Журналист достал жестяной портсигар, открыл его и, убедившись, что тот пуст, хлопком закрыл.
— Хорошо. Но это строго между нами. В конце концов я все равно почти ничего не знаю… Несколько дней назад я уже собирался идти домой, когда меня вызвали к главному редактору и сообщили, что кое-кто желает дать ценную информацию по делу генерала Згурского.
— Это было утром, днем, вечером?
— Вечером. Я же говорю — собирался идти домой.
— Хорошо, продолжайте.
— Неизвестный звонил по телефону, сказал, что у него с собой письмо, которое мсье Рафаилов написал своей возлюбленной после того, как от него ушел генерал Згурский. Что готов передать это письмо мне, но требует за это тысячу франков. У меня, конечно, таких денег не было, но главный редактор выделил названную сумму из особого фонда.
— Где этот мсье назначил встречу?
— В районе рынка Сен-Туан. Там марокканское кафе, в нем курят кальян, но иногда покуривают и гашиш… Понятное дело, в отдельной комнате, — заговорщицким тоном добавил Спичек.
— Этот мсье что же, наркоман?
— Не знаю. По виду так не скажешь. Я, к сожалению, плохо его разглядел.
— Вы опять за свое?
— Клянусь вам! Я действительно плохо его рассмотрел! В зале царил полумрак, к тому же дым… Могу сказать одно — мсье говорил по-французски с довольно заметным русским акцентом. Это молодой человек. Около тридцати, хорошо сложенный. У него аккуратные усы и бородка а-ля Деникин. Ну, может, приклеенные. Не могу сказать.
— Что было дальше?
— Этот мсье сказал мне, что его друг безуспешно ухаживал за мадам Завьяловой. Это такая русская певица. Расстроенный ее неприступностью, он попросил этого мсье, ранее якобы работавшего в полиции, выяснить, нет ли у него удачливого соперника. Месье подкупил служанку госпожи Завьяловой. Та передала доставленное хозяйке письмо, которое он нам и предлагает. По его словам, друг в отчаянии. Бедолага считал мадам Завьялову своего рода ангелом во плоти, недоступным мирским страстям. Теперь мир рухнул, и мсье желает уехать из страны. Но ему нужны деньги.

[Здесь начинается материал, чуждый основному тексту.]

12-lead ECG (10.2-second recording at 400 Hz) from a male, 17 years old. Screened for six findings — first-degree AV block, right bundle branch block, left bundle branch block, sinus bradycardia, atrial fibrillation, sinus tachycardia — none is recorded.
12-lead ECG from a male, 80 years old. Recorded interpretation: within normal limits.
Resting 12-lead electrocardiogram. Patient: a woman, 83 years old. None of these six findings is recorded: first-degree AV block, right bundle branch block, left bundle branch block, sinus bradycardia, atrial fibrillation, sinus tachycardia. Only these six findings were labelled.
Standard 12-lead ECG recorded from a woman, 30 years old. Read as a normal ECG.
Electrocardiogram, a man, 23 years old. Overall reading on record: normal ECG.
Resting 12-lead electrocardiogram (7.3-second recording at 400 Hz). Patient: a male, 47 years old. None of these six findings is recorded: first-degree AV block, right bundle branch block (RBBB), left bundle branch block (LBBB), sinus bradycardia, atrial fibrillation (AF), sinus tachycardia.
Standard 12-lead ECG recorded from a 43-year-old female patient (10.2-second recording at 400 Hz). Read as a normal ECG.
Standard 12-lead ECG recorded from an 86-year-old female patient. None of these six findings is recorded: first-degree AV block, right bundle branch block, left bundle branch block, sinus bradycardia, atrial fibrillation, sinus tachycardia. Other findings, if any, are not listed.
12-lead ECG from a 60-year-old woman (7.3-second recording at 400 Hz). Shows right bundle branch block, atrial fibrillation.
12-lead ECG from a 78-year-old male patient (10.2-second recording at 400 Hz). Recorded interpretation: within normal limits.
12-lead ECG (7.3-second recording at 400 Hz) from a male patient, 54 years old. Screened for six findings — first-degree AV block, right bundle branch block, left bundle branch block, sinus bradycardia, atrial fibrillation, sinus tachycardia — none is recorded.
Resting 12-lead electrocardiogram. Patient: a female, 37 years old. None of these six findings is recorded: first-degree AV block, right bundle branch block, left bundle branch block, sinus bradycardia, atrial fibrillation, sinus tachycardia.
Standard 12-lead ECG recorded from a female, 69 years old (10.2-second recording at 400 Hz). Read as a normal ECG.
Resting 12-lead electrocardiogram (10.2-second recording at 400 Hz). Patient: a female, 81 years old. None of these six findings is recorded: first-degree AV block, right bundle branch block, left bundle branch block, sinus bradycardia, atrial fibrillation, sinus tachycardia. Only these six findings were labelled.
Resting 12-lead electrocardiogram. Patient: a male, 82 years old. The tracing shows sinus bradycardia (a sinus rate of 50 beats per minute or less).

— Ясно. Почему вы решили, что предложенное вам письмо именно от Рафаилова?
— Видите ли, мсье комиссар. Этот Рафаилов близко знаком с нашим главным редактором. Недавно ему стукнул полтинник, и господин Рафаилов преподнес торжественный адрес с собственноручным поздравлением. Так что у меня был прекрасный образчик почерка для сличения.
— И каков результат?
— Двух мнений быть не может. Оба текста написаны одной и той же рукой.
— Два мнения могут быть всегда, — оборвал его Рошаль. — Имеете ли вы еще что-нибудь сообщить?
— Нет. Мсье дал мне письмо, я посмотрел — это был стоящий товар. Мы обменялись конвертами и разошлись в разные стороны.
— Что ж. — Комиссар потер сломанную когда-то переносицу. — Если так, оформите свои добровольные показания у дежурного офицера и напомните вашему главному редактору, что я жду оригинал письма. И последнее. Когда будете писать, укажите как можно точнее время звонка, время встречи и вообще как можно подробнее расскажите о том вечере.
— Я могу идти?
— Пока да. Пропуск вам подпишут.
Оставшись один, Рошаль уселся на подоконник и принялся глядеть на безучастную к людским проблемам Сену.
«Складная история про обманутого воздыхателя. Служанка, конечно, будет все отрицать, — думал Рошаль. — Но ведь она будет все отрицать и если продала чертово письмо, и если в глаза его не видела! Странный мсье, якобы служивший в полиции, назначающий встречу в клубах дыма и таинственном полумраке — вот, по сути, единственная зацепка. Можно предположить, что отвергнутый поклонник из ревности дал поручение оборотистому другу продать компрометирующее письмо в газету? Можно. Но для чего продавцу такие меры предосторожности? Вряд ли он мог всерьез опасаться мести со стороны тяжелобольного мужа мадам Завьяловой, да и людей Згурского — тоже. Повод для мести совсем как в женских романах. Сейчас Завьялова все ожесточенно и гневно отрицает. Говорит, что не видела Рафаилова иначе, как на светских приемах, и муж, похоже, склонен ей верить. Была ли она любовницей миллионера или нет — неизвестно. Но без заработка певицы бывший генерал Кандауров попросту окажется в нищенском положении. Что-то во всем этом деле есть ненатуральное. Но что?»